To do: Please repeat the whole listing exactly, but leave out any picture it holds.

Raw data:
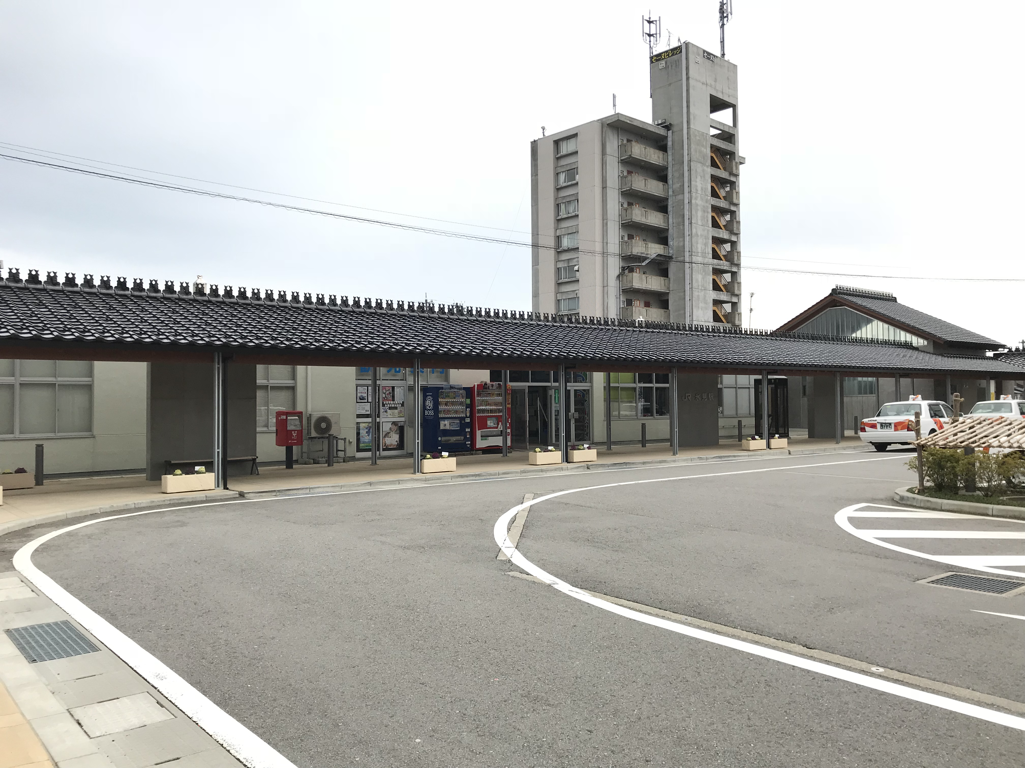 JR西日本氷見線氷見駅の駅舎
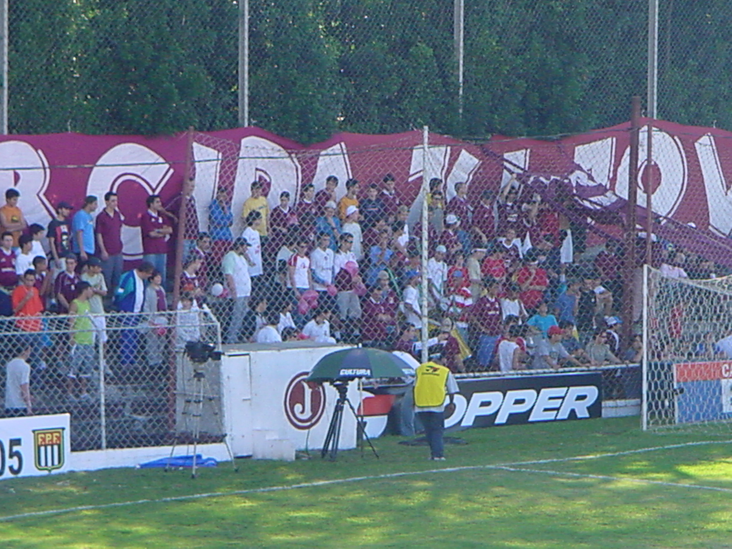 Juventus supporters at Rua Javari Stadium
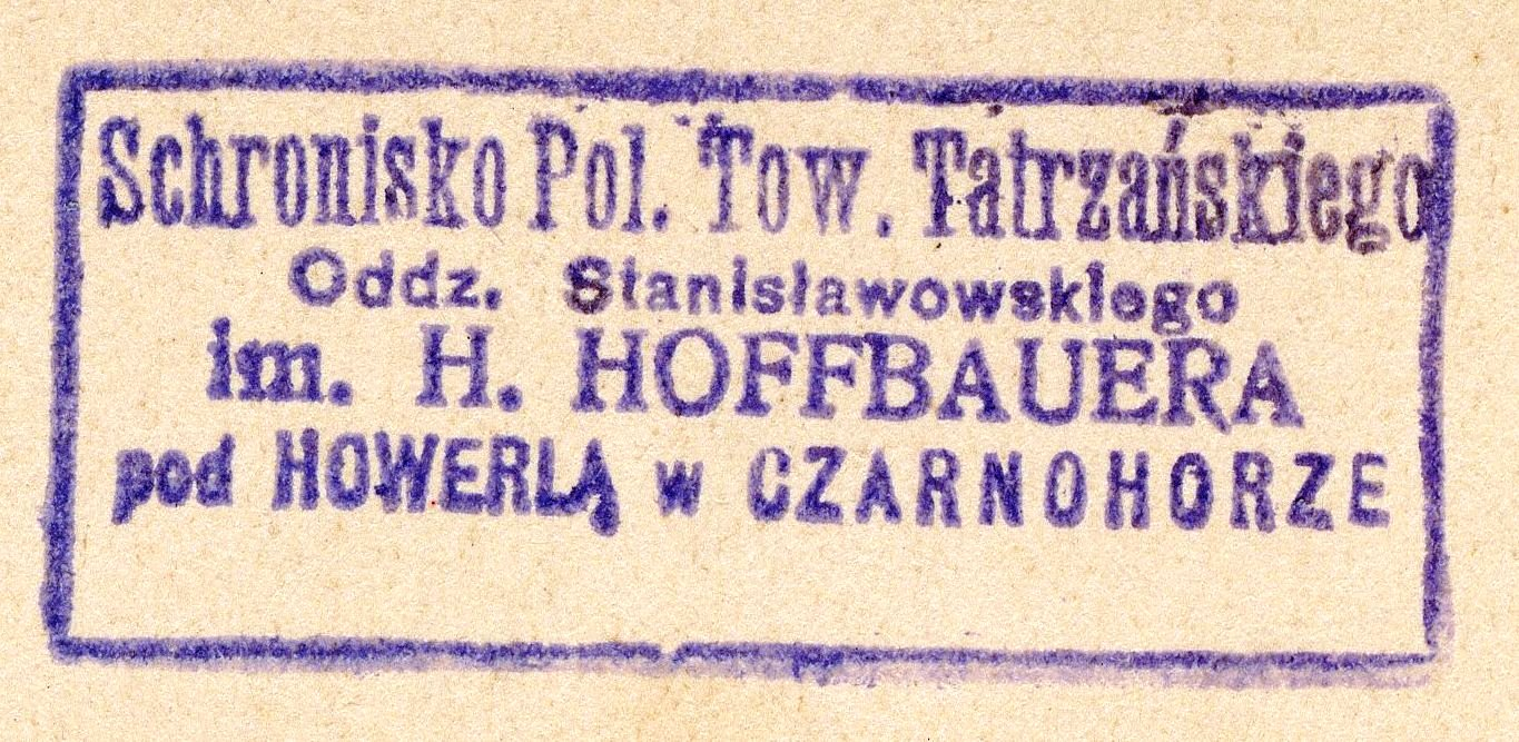 Treść pieczątki: "Schronisko Pol. Tow. Tatrzańskiego Oddz. Stanisławowskiego im. H. HOFFBAUERA pod HOWERLĄ w CZARNOHORZE" umieszczona na pocztówce (bez obiegu) przedstawiającej: "Czarnohora. Howerla 2058 m.n.p. m. z Dancerza". Brak wydawcy. Pocztówka znajduje się w zbiorze prywatnym Roberta Pieńkowskiego z Wrocławia (Wrocławski Bibliofil)

Task result:
 JR西日本氷見線氷見駅の駅舎
 Juventus supporters at Rua Javari Stadium
 Treść pieczątki: "Schronisko Pol. Tow. Tatrzańskiego Oddz. Stanisławowskiego im. H. HOFFBAUERA pod HOWERLĄ w CZARNOHORZE" umieszczona na pocztówce (bez obiegu) przedstawiającej: "Czarnohora. Howerla 2058 m.n.p. m. z Dancerza". Brak wydawcy. Pocztówka znajduje się w zbiorze prywatnym Roberta Pieńkowskiego z Wrocławia (Wrocławski Bibliofil)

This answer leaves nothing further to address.